街中が浮かれたっているような気がする中、私は真っ白いハーフコートを羽織り、細渕の横に並んで歩いた。
「ごめんな、約束を守れなくって」
クリスマスイヴにAHIに合わせる段取りをつけたからと、細渕から知らせを受けたのは食事を共にしたその日の深夜だった。
恵子の表情が気になった私は、少しためらいながら、本当に甘えて良いのと柄にもなく訊ねてしまうと、一瞬、間が置かれ、何でそんなことを聞くんだと怒ったような口調で細渕は聞き返して来た。
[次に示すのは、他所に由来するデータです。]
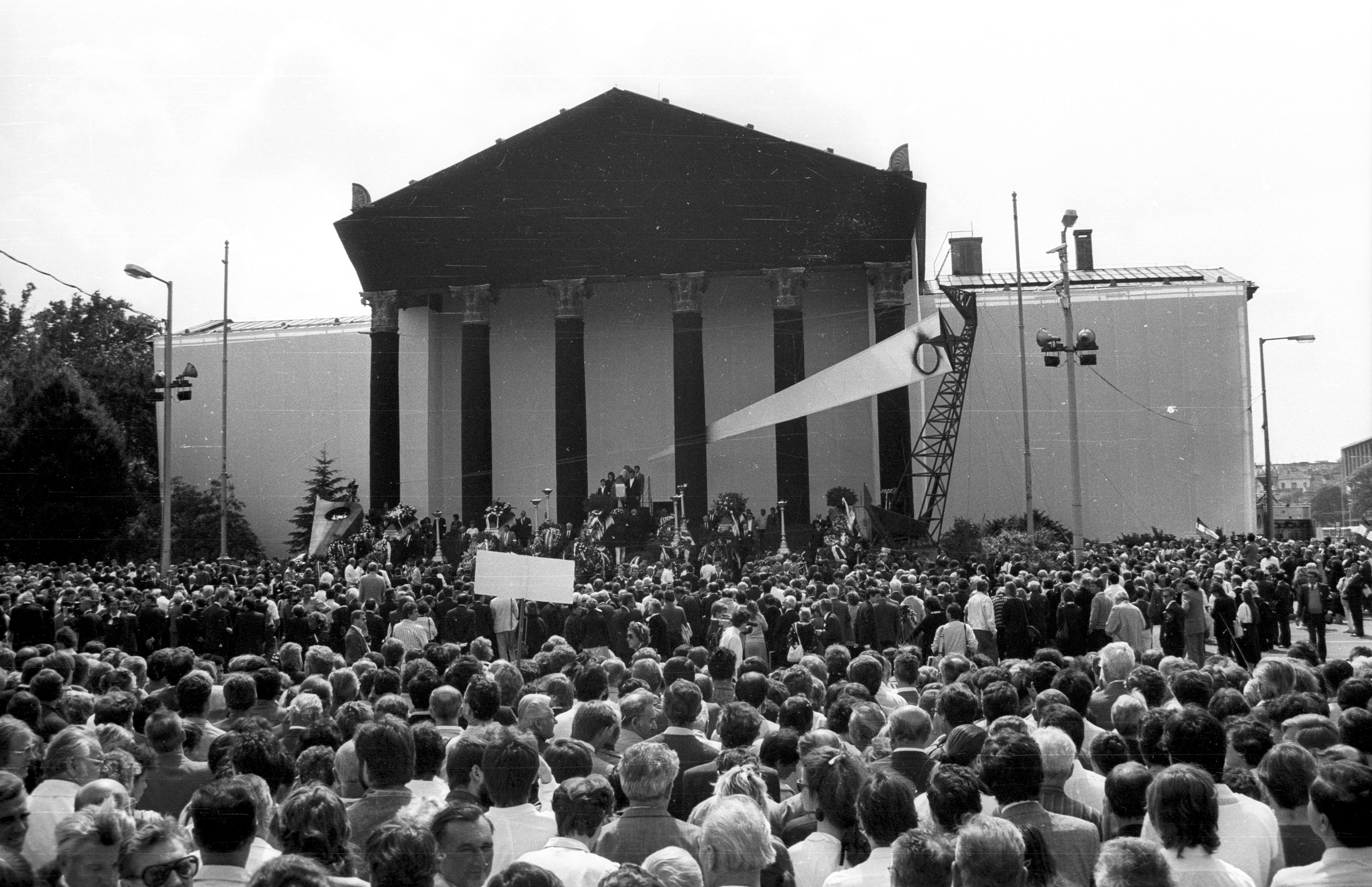 Hősök tere 1989. június 16-án, az 56-os hősök újratemetésekor. Location: Hungary, Budapest XIV. Tags: politics, political decoration, Budapest, mass Title: Hősök tere 1989. június 16-án, az 56-os hősök újratemetésekor.

「別に意味なんかないんです。ただ夢みたいな話だったから」
最近、細渕の言動にドキッとさせられることがある。具体的に表現が出来ないのだが、物を言わせない迫力を感じてしまう。
焦りを隠しながらそう答えた私に、俺を誰だと思っているんだ。もっといい思いをさせてあげるからと、早口で返され、私は無理にはしゃぎ声をあげてみる。
「楽しみですね」
心の中のもう一人の自分が呟く。
「本当かよ」
違和感が漲る。
「友達も誘え」
そう言われて、私は誰を誘うか迷った。
素子や友里には細渕の存在を知られたくない。直感的にそう思った。私の中にある不安をこの二人が暴いてしまうような気がしたからだ。
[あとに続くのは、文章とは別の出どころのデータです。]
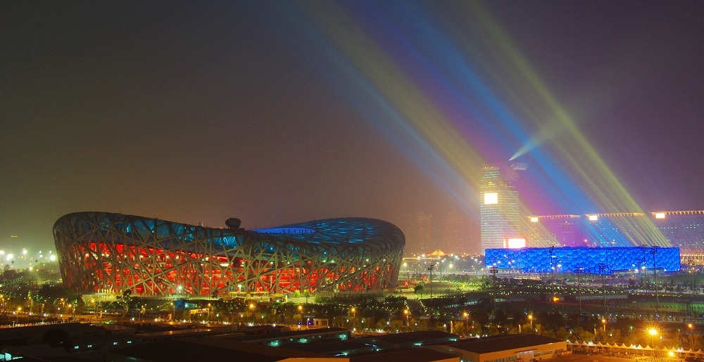 北京国家体育场夜晚（奥运时）
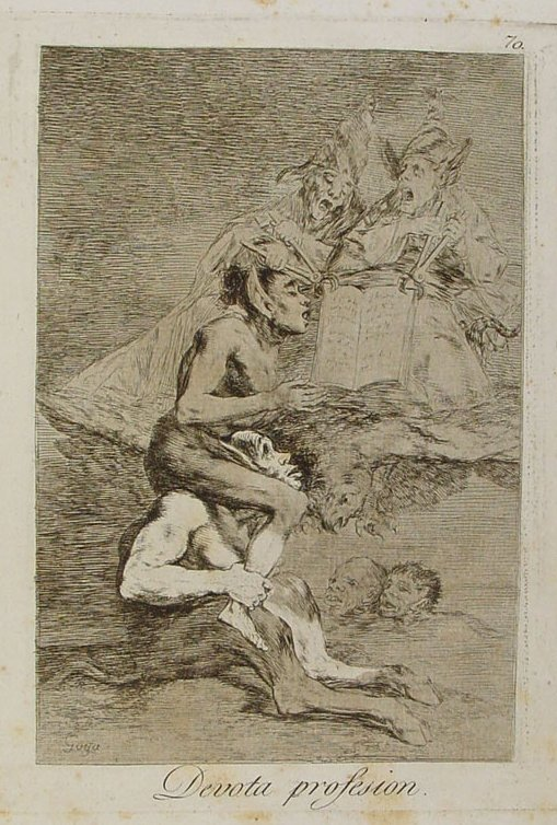 Capricho nº 70: Devota profesión de Goya, serie Los Caprichos

私の中の赤ランプはずっと前から点滅を繰り返している。それでも細淵という存在を失いたくはない。
当たり障りのない和美を誘った。
高校の同級生。特別仲がいいわけでもなかったが、気を遣う相手でもない。お互い一人じゃ物足りない時に連絡を取り合う仲。それが和美だった。
約束の日、細渕の電話で起こされる。
「真理恵ちゃん、恵子が急に腹が痛いって言いだして今救急外来を受けている最中なんだけど、どうも切迫流産らしいんだ」
妙に落ち着き払った口調に、私は引っ掛かりながら、妊娠していたんですかと聞き返した。
「俺も知らなくって、今聞かされて驚いた所だよ」
「大事に至らなければいいですね」
「ああ……。それで、悪いんだけど」
やっぱり。何故か私の中にそんな言葉が浮かんだ。
「大丈夫です。友人にもその旨を知らせておきますから」
「本当に悪い」
「大丈夫です」
「この埋め合わせはきっとするから」
「気にしないでください」
「いや、そういうわけには」
そんな押し問答を数分繰り返し私は電話を切った。
なぜだろ。最初からそうなるような気がしていた。だから和美には一緒に食事をしないかとだけ伝えてあった。
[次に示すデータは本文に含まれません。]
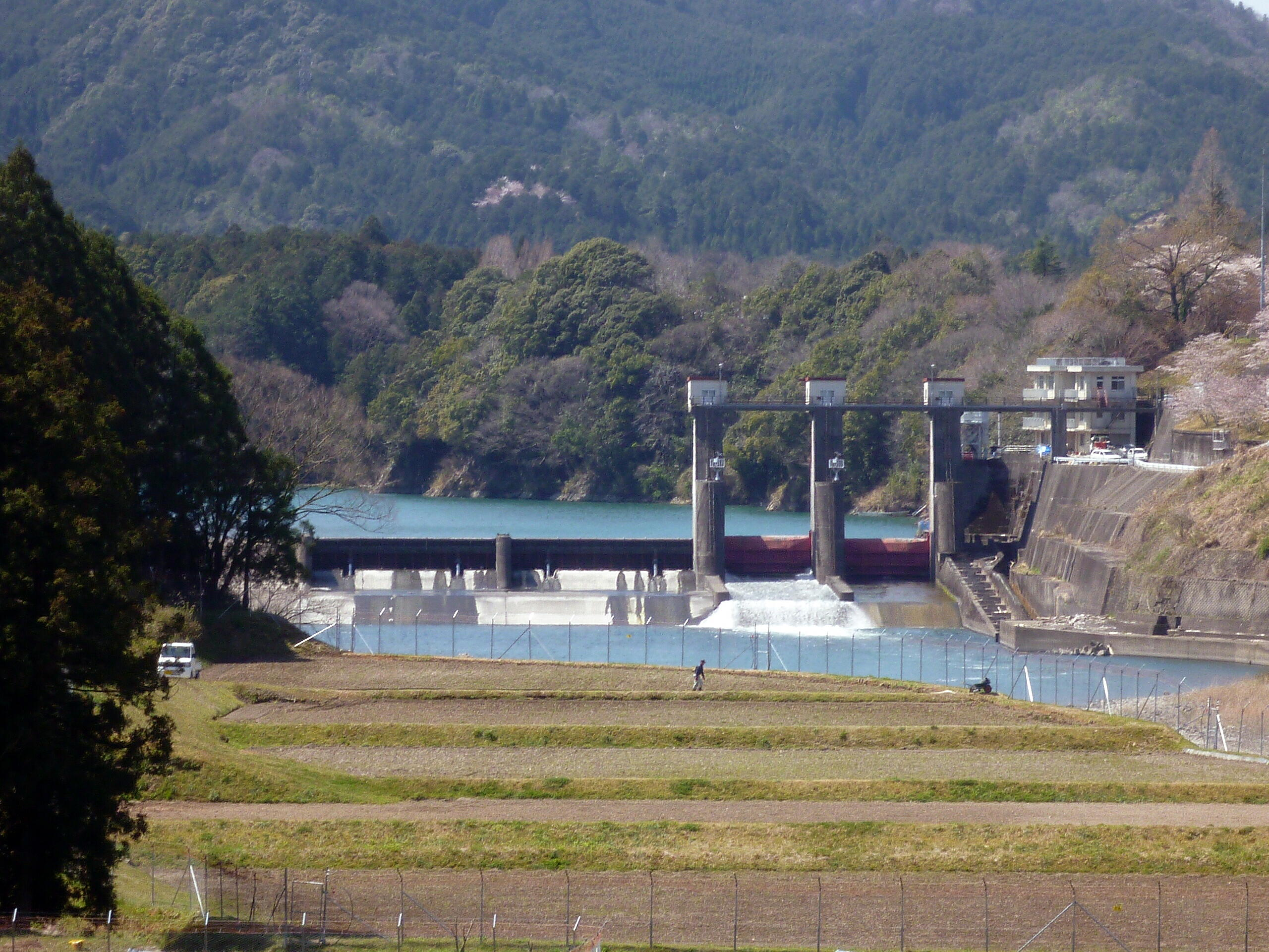 七保大橋から見た宮川用水粟生頭首工

家に戻るとタイミングを計っていたかのように携帯が鳴った。
細渕からだ。
「恵子さんの傍にいてあげなくっていいんですか?」
「あいつなら大丈夫。今、実家に帰っているから。それに落ち込んでいるあいつの顔を今はまともに見てられないし」
「でも、こんな時だからこそ傍にいて欲しいって思っているんじゃないかな」
「真理恵ちゃんは優しいね。本気で好きになっちゃいそうだ」
すっと肩を抱かれ、私は後ろめたさと優越感の狭間で、細淵を見上げる。
「……独り占めにしたい」
耳元でささやかれ、私はコクンと頷く。